Today marks the 2 month anniversary of starting this project from scratch. Yikes. I think it's important to take a look back from time to time; because in addition to being pretty amusing, it certainly illustrates how far it's come in a very literal way.

The first picture is of the last build before deciding to start over (instead of using a project off github as a starting point):

The second is of the current build:

Hope everyone has a fun and safe holiday!

Fully customizable avatars on the way

  • Posted on: 13 December 2014
  • By: DestLocke

We finally established a workflow between 3dsmax and Unity as far as being able to couple meshes on a model for different body parts and ornaments without breaking something else; this will go a long way in providing a way for players to individualize themselves down the road. This opens the door to new models as well.
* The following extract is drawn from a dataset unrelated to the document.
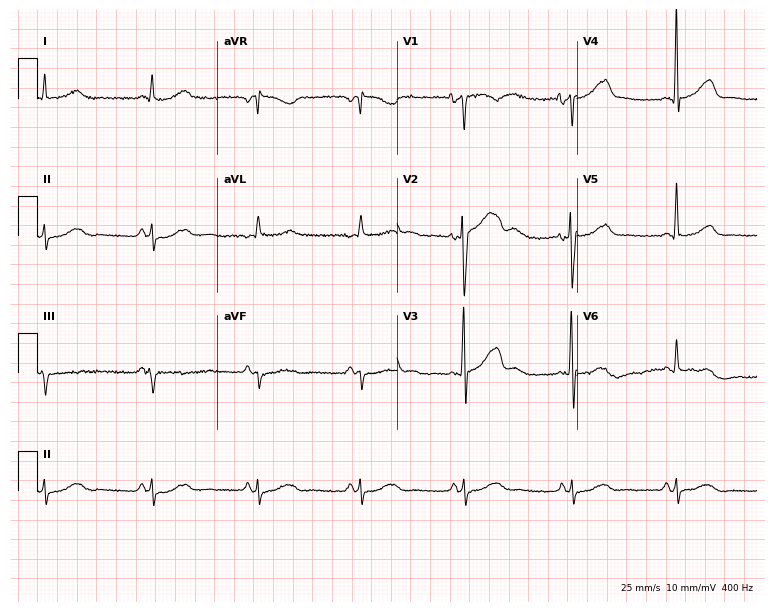
ECG — a male, 60 years old. Screened for six findings — first-degree AV block, right bundle branch block (RBBB), left bundle branch block (LBBB), sinus bradycardia, atrial fibrillation (AF), sinus tachycardia — none is recorded.
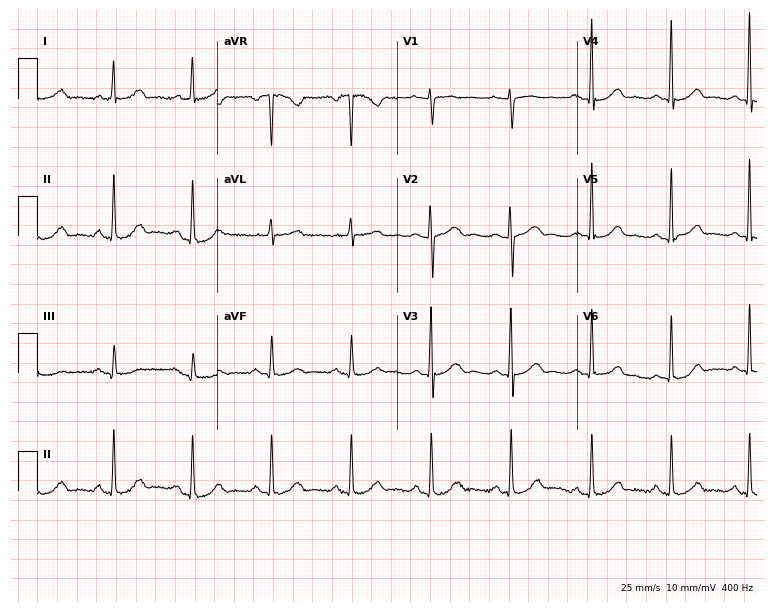
Electrocardiogram (7.3-second recording at 400 Hz), a female, 53 years old. Overall reading on record: normal ECG.

I've also been working on lots of bugs, changes, additions and optimizations. It's getting there.

Pictured is the first test alteration of the hood.

New UI in the works

  • Posted on: 4 December 2014
  • By: DestLocke

Trying to get some new UI in before Playtests this weekend. Still a work in progress, but here's a sneak peak.

My programmer-art UI up until now, however adequate, of course at some point needs to be redone completely by an actual competent artist.

That artist would be my brother! I like the direction he's going with it, although the keyboard binding indicates still need some work. (don't worry, they are toggle-able as well if you don't need the reminders)

Playtest #1

  • Posted on: 17 November 2014
  • By: DestLocke

I held a very small play test last weekend; it was literally the inaugural test of... well everything. I hammered away all day on that Saturday trying to get to the point of "playable". This was not easy to achieve when "playable" can be VERY subjective! Around 11pm I finally got a few of people (my clan basically) to log in and give it a whirl.

The result:
It was actually pretty fun! Of course knock-ups "stopped" working, spells didn't do damage at times, bugged chat window eventually brought everyone to 1fps, and other weird annoying netoworky type things occurred, but other than that plus too much mana usage overall (and the fact that stamina didn't really have much of a purpose) .. and when knockups did work they would shoot people WAAY into the air at times..

Even so, fun was had. Everyone said it felt smooth and movement was pretty spot on for the most part... it actually even felt competitive. As encouraging as it was to see it working fairly well and get some good feedback, it was nothing more than a limited proof of concept from the combat perspective.

I included one pic from the test for historical purposes.